Семейство Кошелевых из землепашцев, поставили караваи и пироги с начинкой из грибов, брусники, малины и черемухи; признаны были самыми аппетитными и вкусными на празднике.
Сказал дед Михаил: «Все хорошо! Одного нам, приезжим поселенцам, как воздуха не хватает, веры мы православной, а вот места, где с Богом общение иметь, не имеем».
Помогло семейство староверов Думновых. Без нареканий, что не по их обряду новые люди почтение Всевышнему оказывают, и бескорыстно, в чем-то нанеся ущерб себе, отдали бревенчатый домик, где зимой хранили пчелосемьи и утварь с пасек. Женщины за пару дней тот домик, благоухающий мёдом, воском, кедром, в добрый вид привели, а мужики установили на крышу маковку с крестом. Первое время, пока свою церковь новосёлы не построили, их души в своём божьем доме пристанище обрели. Хорошо зажили. Мужчины работящими были, через пару лет раскорчевали делянки, срубили для себя и скотины кое-какое жилище. У женщин, кроме всего хозяйства, первое время ещё работа была – тянули сохи, коров жалко было, а коней не на что было купить. Заимку свою Кошелевы Михайловкой назвали, по причине того, что мужики все Михаилы были, кроме Ивана отца России. Через пару лет разжились конями, плугами, купили шерстобитку, запустили маслобойню, стали мастерить жнейки. Ульи, логушки, чашки, ложки покупали в Карагайке. В Бийске приобретали гвозди и инструмент.

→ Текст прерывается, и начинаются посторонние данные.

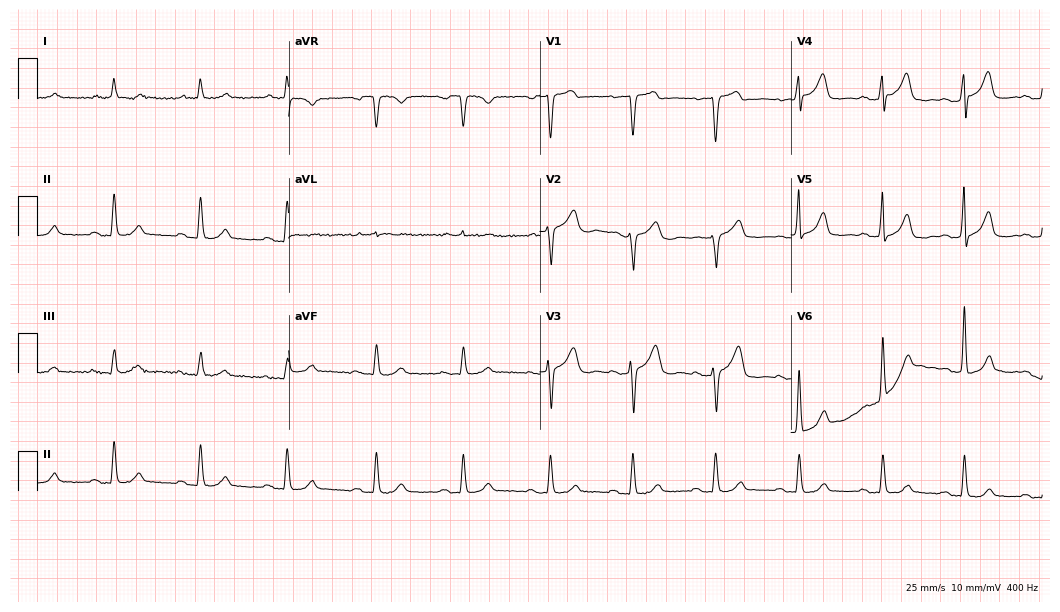
ECG (10.2-second recording at 400 Hz) — a male, 73 years old. Findings include first-degree AV block.

Все в семье Кошелевых умели читать и писать. Библия была для них и учебное пособие, и учебник нравственности, и священное писание. А для России она была ещё и учебником жизни, особенно Новый Завет, который знала почти наизусть. Понимание Бога для неё было на восприятии и исполнении Божьих заповедей. Все в семье старались жить по совести. Не считалось грехом, если нужно для дела, работать после обеда в христианские праздники. Не было в семье понятий жадность и зависть, не прижились они в их роду, ещё с давних времён повелось делиться даже последним с каждым испытывающим нужду в чём-либо. Позднее, когда рядом с ними селились новые переселенцы, михайловские оказывали и им помощь. Жизнь научила быть гибкими и покладистыми, дала понимание того, что плетью обуха не перешибёшь. Случались, конечно, неурядицы в отношениях с разными невысокими представителями власти, но они сглаживали маслом или мясом. Серьезная же стычка произошла из-за того, что михайловские наконец-то начали строить новую маленькую церковь. Властям эта стройка поперёк их горла встала. «Везде рушат, – сказали, – да закрывают храмы, а здесь новый открыть решили. Не позволим!» и через полмесяца, – в конце марта 1927 года направили в Михайловку пять агитаторов атеистов. Те собрали народ около церковного сруба, и повели что-то вроде диспута. В споре вознамерились показать вредность религии.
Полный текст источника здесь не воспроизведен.